The composite materials used must be biocompatible, flexible, and durable. High concentrations of magnetic particles can stiffen the elastomer, reducing compliance. Conversely, too few particles reduce actuation force. Researchers are exploring new particle shapes (rods, disks) and surface coatings to improve dispersion and mechanical properties. Additionally, the magnetization can degrade over time, especially if the robot is subjected to repeated large deformations.

Control Complexity

Soft robots are inherently more difficult to model than rigid ones because they exhibit nonlinear deformation, hysteresis, and viscoelasticity. Precise magnetic control requires real-time feedback of the robot’s shape and position, which may rely on imaging modalities (X-ray, ultrasound, MRI). Closed-loop control algorithms that fuse sensor data with magnetic field computation are still an active area of research.

Miniaturization and Power

For true microrobots (sub-millimeter), generating a strong enough field gradient to propel them becomes more difficult. The robot’s own magnetic moment scales with volume, while the magnetic force scales with the gradient. At small scales, Brownian motion and viscous drag dominate. Nevertheless, teams have demonstrated bacteria-sized magnetic swimmers that can move through viscous fluids (Science Robotics, 2018).

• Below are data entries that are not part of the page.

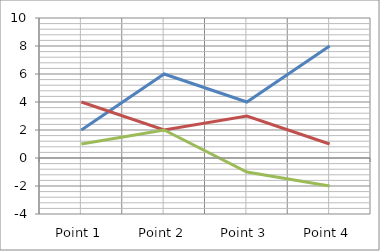
| Category | Series 1 | Series 2 | Series 3 |
|---|---|---|---|
| Point 1 | 2 | 4 | 1 |
| Point 2 | 6 | 2 | 2 |
| Point 3 | 4 | 3 | -1 |
| Point 4 | 8 | 1 | -2 |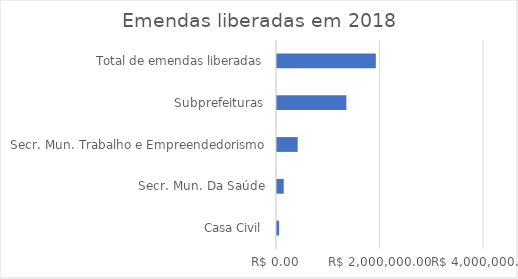
| Category | Valor |
|---|---|
| Casa Civil | 40000 |
| Secr. Mun. Da Saúde | 130000 |
| Secr. Mun. Trabalho e Empreendedorismo | 400000 |
| Subprefeituras | 1340000 |
| Total de emendas liberadas | 1910000 |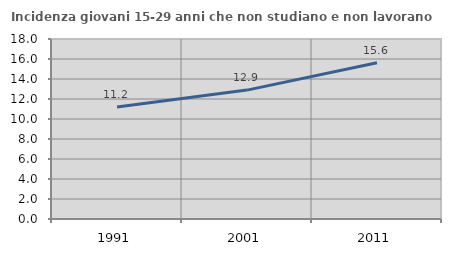
| Category | Incidenza giovani 15-29 anni che non studiano e non lavorano  |
|---|---|
| 1991.0 | 11.193 |
| 2001.0 | 12.889 |
| 2011.0 | 15.616 |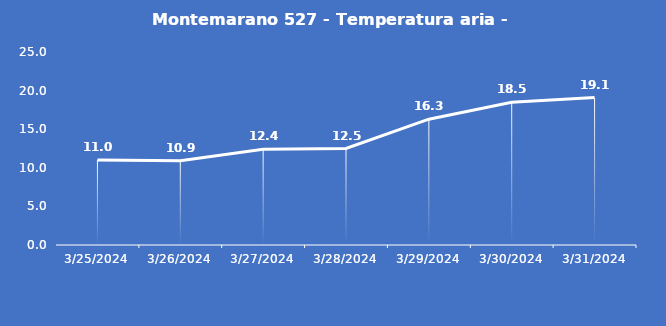
| Category | Montemarano 527 - Temperatura aria - Grezzo (°C) |
|---|---|
| 3/25/24 | 11 |
| 3/26/24 | 10.9 |
| 3/27/24 | 12.4 |
| 3/28/24 | 12.5 |
| 3/29/24 | 16.3 |
| 3/30/24 | 18.5 |
| 3/31/24 | 19.1 |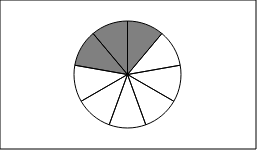
| Category | Series 0 | Series 1 |
|---|---|---|
| 0 | 1 |  |
| 1 | 1 |  |
| 2 | 1 |  |
| 3 | 1 |  |
| 4 | 1 |  |
| 5 | 1 |  |
| 6 | 1 |  |
| 7 | 1 |  |
| 8 | 1 |  |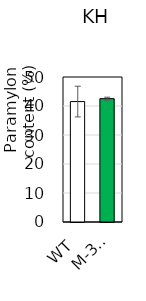
| Category | KH |
|---|---|
| 0 | 41.529 |
| 1 | 42.531 |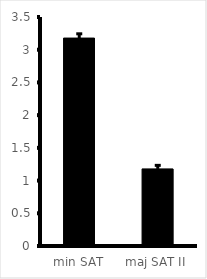
| Category | Series 0 |
|---|---|
| min SAT | 3.178 |
| maj SAT II | 1.178 |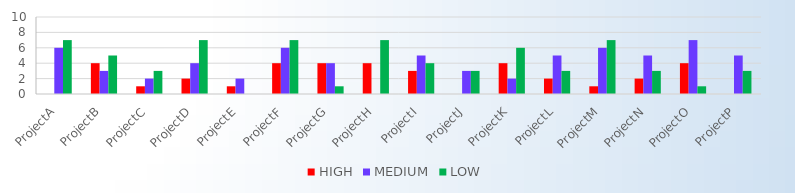
| Category | HIGH | MEDIUM | LOW |
|---|---|---|---|
| Project A | 1 | 0 | 4 |
| Project B | 2 | 3 | 5 |
| Project C | 3 | 4 | 3 |
| Project D | 5 | 8 | 1 |
| Project E | 8 | 6 | 4 |
| Project F | 5 | 0 | 0 |
| Project G | 6 | 4 | 0 |
| Project H | 7 | 3 | 3 |
| Project J | 0 | 2 | 4 |
| Project K | 4 | 4 | 5 |
| Project L | 3 | 6 | 4 |
| Project M | 2 | 3 | 6 |
| Project N | 1 | 1 | 7 |
| Project P | 5 | 0 | 2 |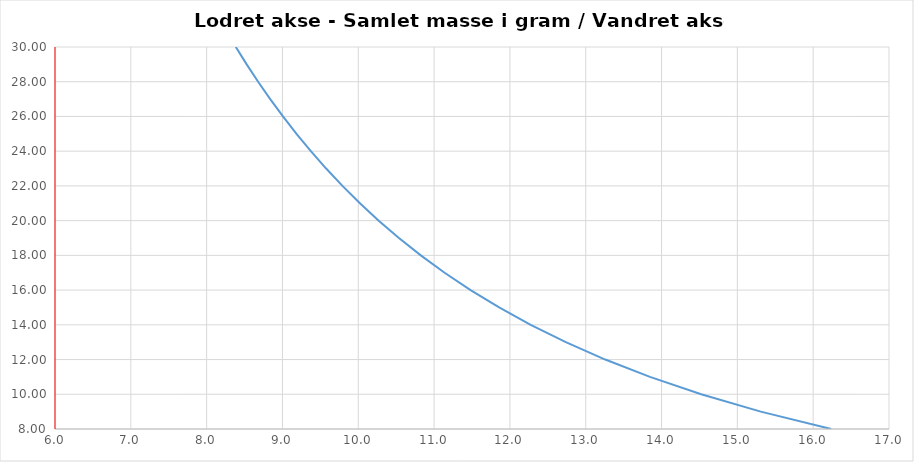
| Category | Samlet masse |
|---|---|
| 16.237148654228584 | 8 |
| 15.308530560718738 | 9 |
| 14.522947260649737 | 10 |
| 13.847086898616277 | 11 |
| 13.257576360192866 | 12 |
| 12.737467358925903 | 13 |
| 12.274130668535978 | 14 |
| 11.857936783314194 | 15 |
| 11.481397920539056 | 16 |
| 11.138592083795174 | 17 |
| 10.824765769485722 | 18 |
| 10.536053319201637 | 19 |
| 10.269274490820022 | 20 |
| 10.02178572471977 | 21 |
| 9.79136904569097 | 22 |
| 9.57614783982927 | 23 |
| 9.374522146390843 | 24 |
| 9.185118336431243 | 25 |
| 9.00674954463881 | 26 |
| 8.838384240128578 | 27 |
| 8.679121028891563 | 28 |
| 8.5281682783992 | 29 |
| 8.384827510362863 | 30 |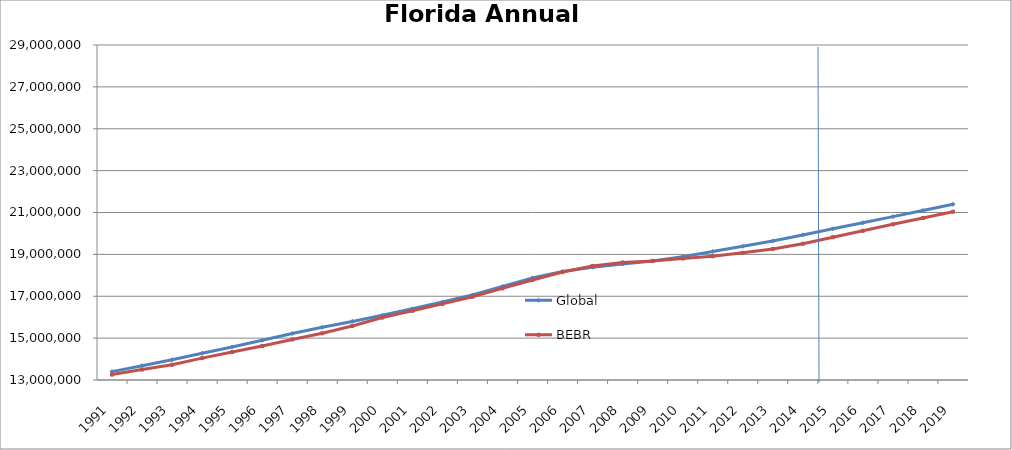
| Category | Global | BEBR |
|---|---|---|
| 1991-01-01 | 13400888.583 | 13258732 |
| 1992-01-01 | 13684434.034 | 13497541 |
| 1993-01-01 | 13967935.428 | 13730115 |
| 1994-01-01 | 14275382.794 | 14043757 |
| 1995-01-01 | 14577861.059 | 14335992 |
| 1996-01-01 | 14895506.854 | 14623421 |
| 1997-01-01 | 15221298.254 | 14938314 |
| 1998-01-01 | 15518556.221 | 15230421 |
| 1999-01-01 | 15798042.765 | 15580244 |
| 2000-01-01 | 16088978.056 | 15982824 |
| 2001-01-01 | 16399446.867 | 16305100 |
| 2002-01-01 | 16727125.504 | 16634256 |
| 2003-01-01 | 17060846.536 | 16979706 |
| 2004-01-01 | 17468830.749 | 17374824 |
| 2005-01-01 | 17875733.378 | 17778156 |
| 2006-01-01 | 18184081.858 | 18154475 |
| 2007-01-01 | 18385060.896 | 18446768 |
| 2008-01-01 | 18540761.091 | 18613905 |
| 2009-01-01 | 18682785.245 | 18687425 |
| 2010-01-01 | 18888260.75 | 18801332 |
| 2011-01-01 | 19138125.527 | 18905070 |
| 2012-01-01 | 19385501.633 | 19074434 |
| 2013-01-01 | 19639620.056 | 19259543 |
| 2014-01-01 | 19929392.636 | 19507369 |
| 2015-01-01 | 20220997.203 | 19817596 |
| 2016-01-01 | 20509577.018 | 20127723 |
| 2017-01-01 | 20801743.421 | 20434731 |
| 2018-01-01 | 21097166.279 | 20738328 |
| 2019-01-01 | 21391948.767 | 21039709 |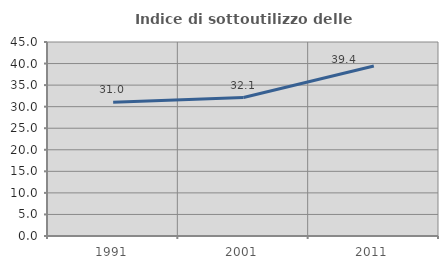
| Category | Indice di sottoutilizzo delle abitazioni  |
|---|---|
| 1991.0 | 31.014 |
| 2001.0 | 32.11 |
| 2011.0 | 39.429 |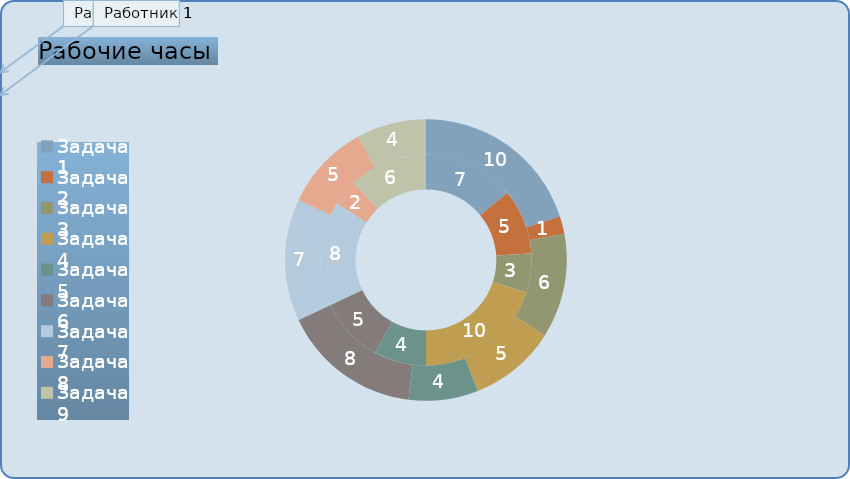
| Category | Работник 1 (ч.) | Работник 2 (ч.) |
|---|---|---|
| Задача 1 | 7 | 10 |
| Задача 2 | 5 | 1 |
| Задача 3 | 3 | 6 |
| Задача 4 | 10 | 5 |
| Задача 5 | 4 | 4 |
| Задача 6 | 5 | 8 |
| Задача 7 | 8 | 7 |
| Задача 8 | 2 | 5 |
| Задача 9 | 6 | 4 |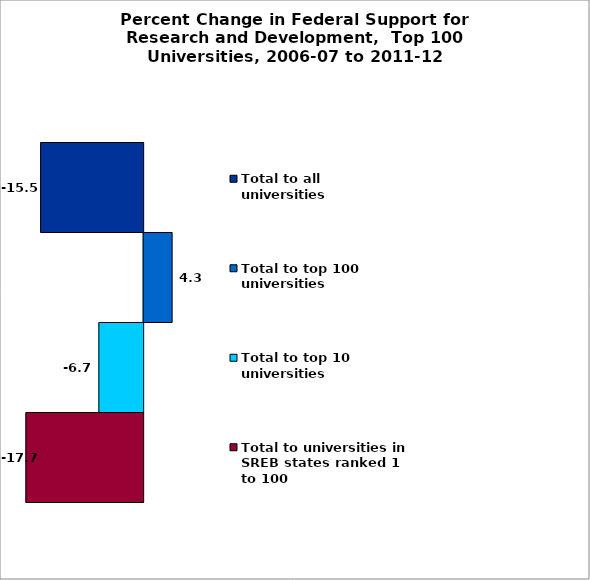
| Category | Total to universities in SREB states ranked 1 to 100 | Total to top 10 universities | Total to top 100 universities | Total to all universities |
|---|---|---|---|---|
| 0 | -17.675 | -6.677 | 4.292 | -15.452 |

Future Directions and Emerging Innovations

The field of magnetic soft robotics is moving fast. Several exciting developments point to what the next decade may bring.

Advanced Magnetic Composites

New materials such as liquid metal–magnetic particle hybrids, shape-memory magnetic polymers, and stretchable magnetic skins are being tested. These could enable robots that change stiffness on demand or self-heal after damage.

Multi-Field Actuation Hybrids

Combining magnetic fields with other stimuli—light, heat, pH, ultrasound—can provide orthogonal control. For example, a soft robot can be magnetically steered to a target, then triggered to release a drug by a near-infrared laser. This multi-modal approach increases functionality.

AI and Machine Learning for Control

Deep reinforcement learning is being applied to discover optimal magnetic field sequences for complex gaits or tasks. Instead of manually programming a crawling pattern, an algorithm can learn it through trial and error, adapting to different environments. Such approaches could make magnetic soft robots truly autonomous.

Clinical Translation

The first human trials of magnetically guided soft capsules for gastrointestinal endoscopy are already underway. Companies like Endostart and MagBot are developing steerable soft robots for colonoscopy and drug delivery. Regulatory approvals and safety studies will be critical before widespread use.

Scalable Manufacturing

Techniques like 3D printing with magnetic filaments, injection molding of magnetized elastomers, and roll-to-roll fabrication are lowering production costs. This paves the way for disposable soft robots for one-time medical procedures or environmental clearance missions.

Conclusion

Magnetic actuation has unlocked a new dimension in soft robotics. It provides the ability to remotely control compliant machines with high precision, safety, and versatility. From navigating the bloodstream to wrangling rubble, these robots are poised to address some of the most demanding challenges in medicine, industry, and exploration. While obstacles remain—limited penetration depth, material optimization, and control complexities—ongoing research in advanced materials, AI-driven control, and hybrid actuation is rapidly closing the gap.

The combination of magnetic fields and soft materials represents a convergence of physics, materials science, and robotics. As this technology matures, we can expect to see soft robots that are not only flexible but also intelligent, responsive, and truly untethered. The era of magnetic soft robotics is just beginning.